GC43C-1207
Evaluation of Ability to Determine Transpiration Fraction from Stable Water Isotopes in a Bayesian Calibration Framework

Thursday, 17 December 2015
Poster Hall (Moscone South)
Tony E Wong1, David C Noone2,3, William Kleiber1 and Aleya Kaushik2,4, (1)University of Colorado at Boulder, Applied Math, Boulder, CO, United States, (2)University of Colorado, Cooperative Institute for Research in Environmental Sciences and Dept. of Atmospheric and Oceanic Sciences, Boulder, CO, United States, (3)Oregon State University, College of Earth, Ocean and Atmospheric Sciences, Corvallis, OR, United States, (4)University of Colorado at Boulder, Dept Atmospheric & Oceanic Sciences, Boulder, CO, United States
Abstract:
The partitioning of total evapotranspiration between contributions from surface evaporation and plant transpiration offers acute insight into the hydrological and biogeochemical behaviors of an ecosystem, but is notoriously difficult to establish directly. Furthermore, evapotranspiration partitioning relies heavily on knowledge of the relative pathways by which water moves from the soil column to the atmosphere. These pathways are parameterized by ecosystem resistances, which may not be known with great certainty in practical situations.
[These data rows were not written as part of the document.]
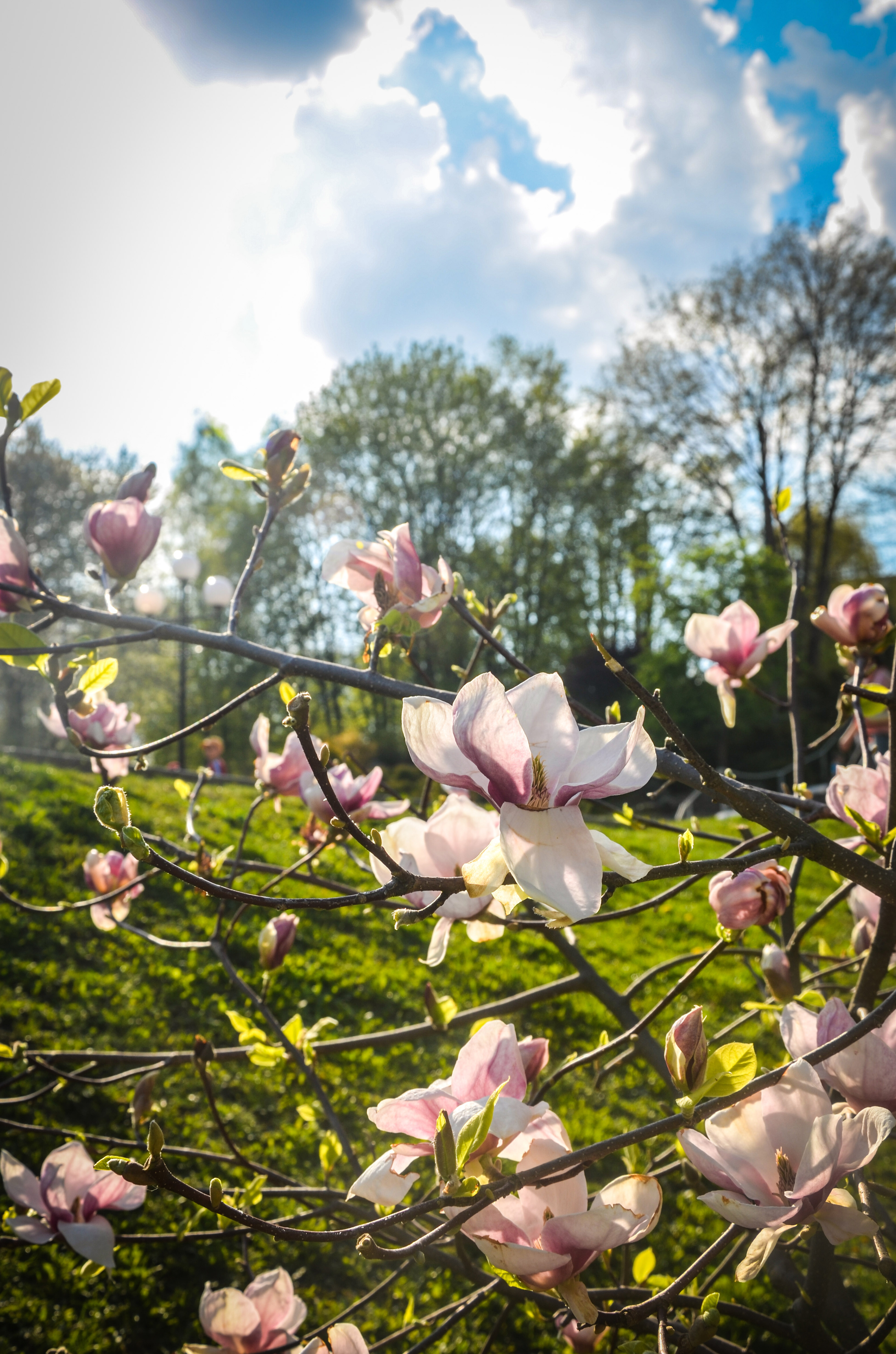 Частину ботанічного саду, який розташовується по вулиці Інститутській у місті Хмельницькому, на території Хмельницького національного університету.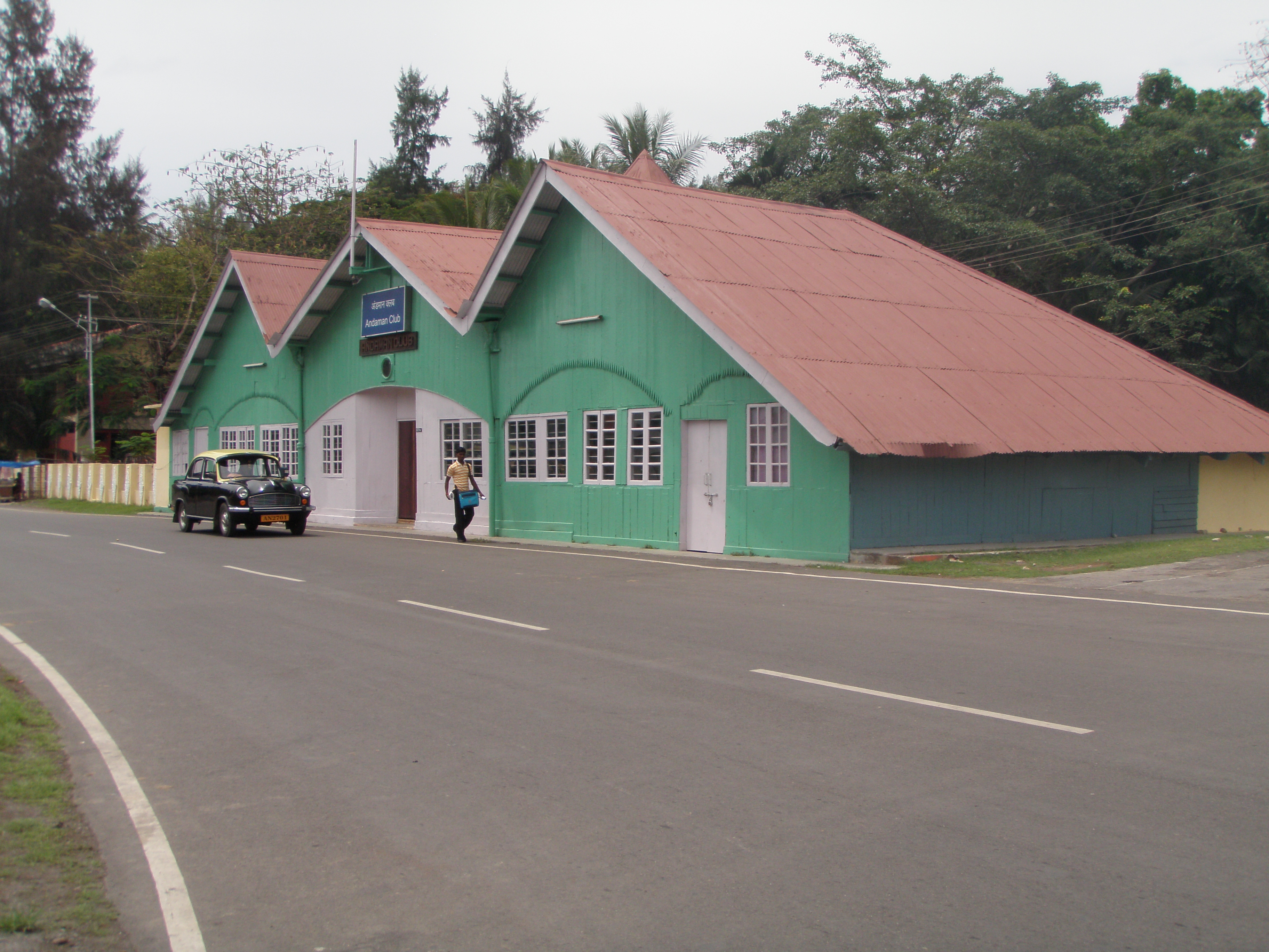 Andaman Club, Port Blair, India.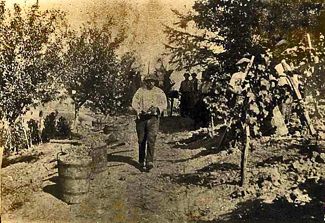 Une vigne à Port-Sainte-Foy, vers 1880, où les ceps de vignes sont taillés en encorbellement autour des échalas.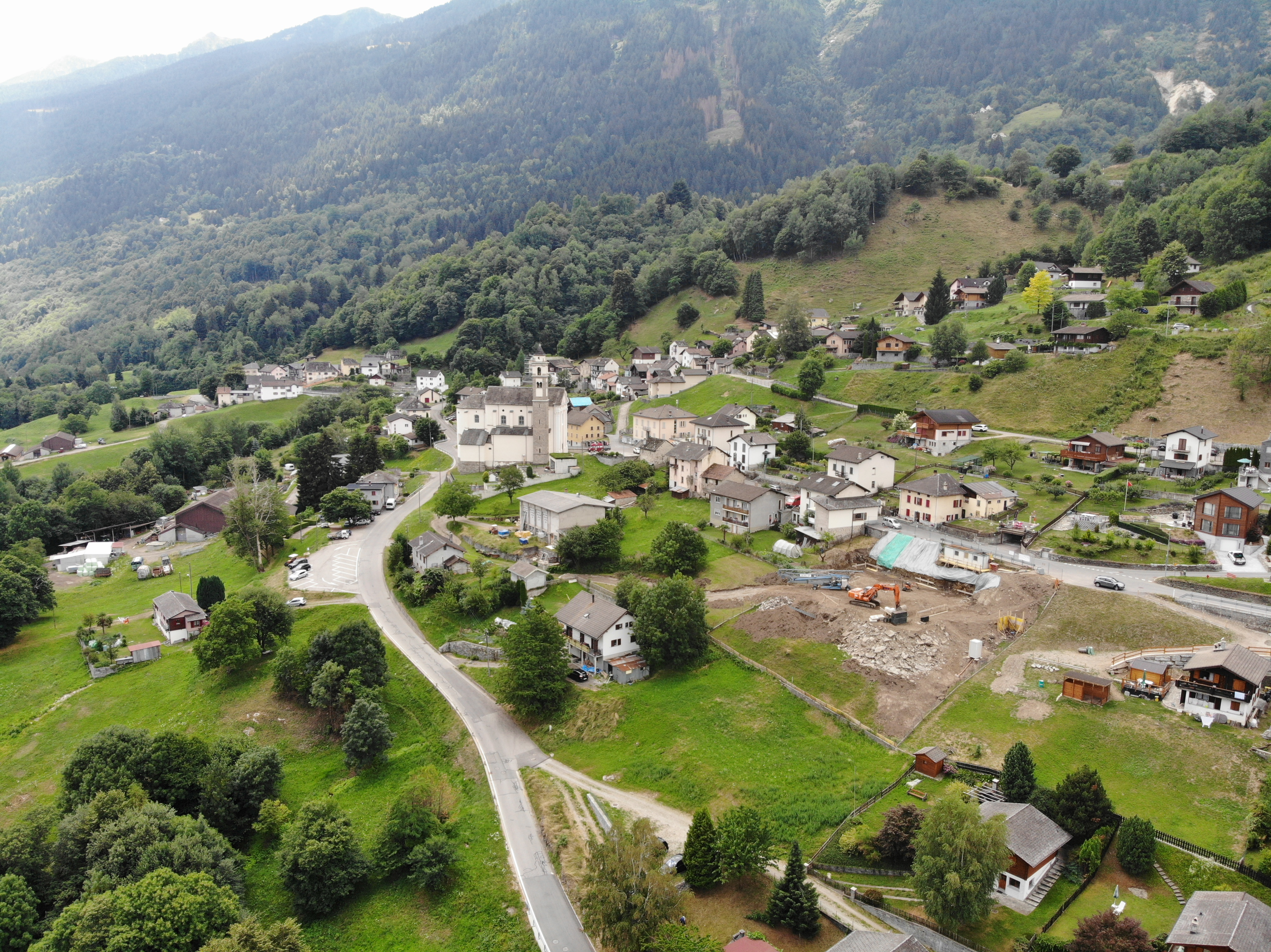 Marolta

By leveraging the unique signatures of evaporation and transpiration on the ratios of stable water isotopes, additional constraint on the evapotranspiration partitioning may be obtained. We present evapotranspiration partitioning results for a site in central Colorado, USA, for which sufficient meteorological, hydrological and water isotopic measurements are available to run and validate an isotopically-enabled land surface model. Field observational data are coupled with a Markov chain Monte Carlo parameter calibration framework to constrain the ecosystem resistances and provide model realizations which accurately match observations. Experiments are conducted to determine the degree to which uncertainty in the evapotranspiration partitioning may be reduced by incorporating stable water isotopic information, a Bayesian model calibration approach, or both. We find that stable water isotopic information offers unique insight into ecosystem flux partitioning, and accurate partitioning relies on accurate modeling of the isotopic kinetic fractionation factor, and therefore proper accounting for the ecosystem resistances.